Das Verhältnis zwischen Gorbatschow und Jelzin betreffend, gibt es eine weitverbreitete Version. Sie meint, dass ihre Feindschaft gut inszeniert war. Na ja, es gibt immerhin die Möglichkeit, dass sie nicht gut miteinander konnten, aber sie sind vollkommen synchron vorgegangen, nach einem böswillig gearteten Plan. Können Sie solcherart Gedankenspiel widerlegen?

Aber sie haben auch einen einheitlichen Plan gehabt und »gemeinsame Sache« gemacht. Dass Gorbatschow und Jelzin geschickt und meisterhaft die Rolle als unüberwindbare Feinde nur spielten, glaube ich jedoch nicht und empfehle auch niemandem, so etwas zu glauben. Ihre tatsächliche gegenseitige Abneigung war all denen bestens bekannt, die sie auch nur ein wenig kannten. Zur Bestätigung dieser Annahme kann ich ein Beispiel aus der eigenen »Biographie« anführen. Einmal führten wir unter Gorbatschow die Beratung des Sicherheitsrats durch. Die Sitzung sollte circa vierzig Minuten dauern (der Generalsekretär wollte zu irgendeinem Treffen) und war eher eine Formsache, das heißt, man hätte ohne weiteres auf sie verzichten können. Na ja, und vor dieser Pflichtveranstaltung habe ich W. A. Krjutschkow eine witzige Wette folgendermaßen vorgeschlagen: Wetten wir, dass es mir gelingt, diese Sitzung zu schmeißen. Wladimir Aleksandrowitsch setzte eine Flasche Kognak darauf, dass ich es nicht schaffe. Gleich zu Beginn der Beratung wandte ich mich an Gorbatschow mit den Worten: »Michail Sergejewitsch, bevor wir zur Tagesordnung übergehen, möchte ich gern eine Frage loswerden: Bis zu welchem Punkt werden wir Jelzins Unverschämtheiten tolerieren? Gibt es denn tatsächlich keine Möglichkeit, ihn zu zügeln?« Und da legte Gorbatschow los. Er redete die gesamten vierzig Minuten über Jelzin, wer er ist, und verspätete sich dabei fast zu seinem geplanten Treffen. Krjutschkow schuldet mir seitdem den Kognak … Das macht aber nichts. Wir treffen uns »dort« – und rechnen dann ab.

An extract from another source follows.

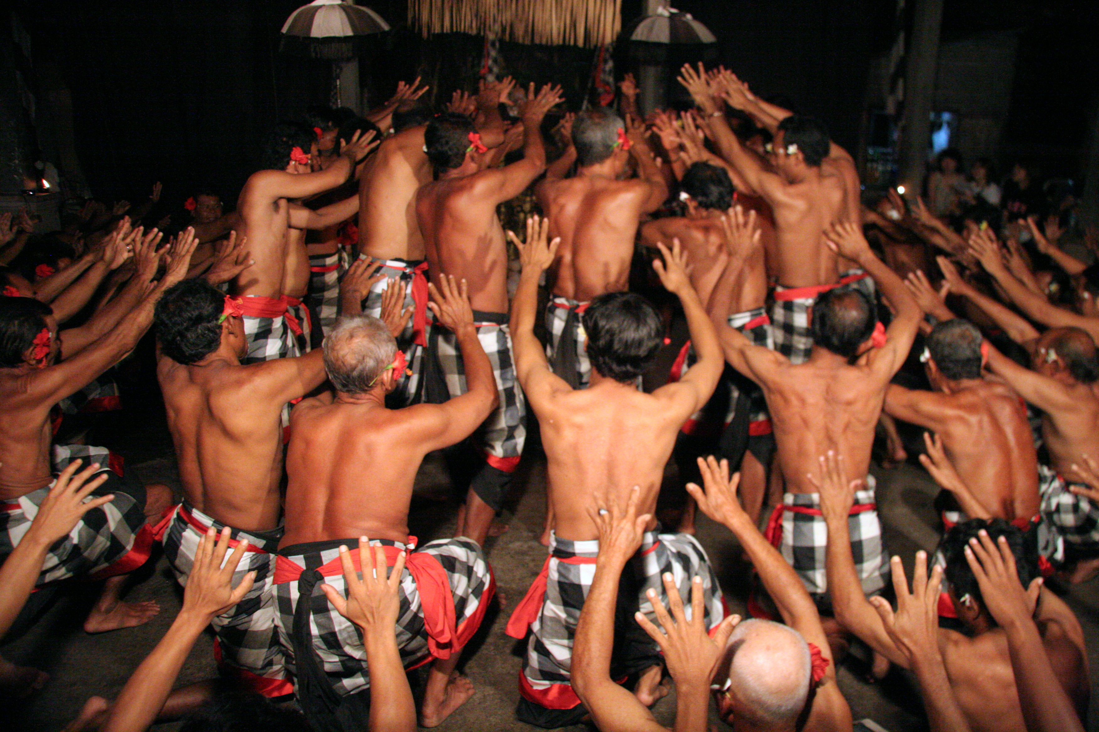 Bali ubud danse du Kesak

Gennadij Iwanowitsch, Ihren Erinnerungen zufolge, sprach Sie Gorbatschow immer mit »Du« an, während Sie ihn mit »Sie« ansprachen. Worauf war das zurückzuführen – auf den Altersunterschied, auf die traditionellen Hierarchien im Kreml, oder gibt es da noch etwas anderes?

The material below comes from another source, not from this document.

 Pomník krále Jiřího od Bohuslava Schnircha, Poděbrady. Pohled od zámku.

Wahrscheinlich auf die Bildung und die Umgangsformen von Gorbatschow selbst. Aber auch vor Gorbatschow wiesen die Generalsekretäre ein ähnliches Verhalten auf. Die Autorität des führenden Kopfes der UdSSR war gewaltig, wer auch immer diese Person war. So dass auch die Traditionen, aller Wahrscheinlichkeit nach, hierbei eine Rolle spielten.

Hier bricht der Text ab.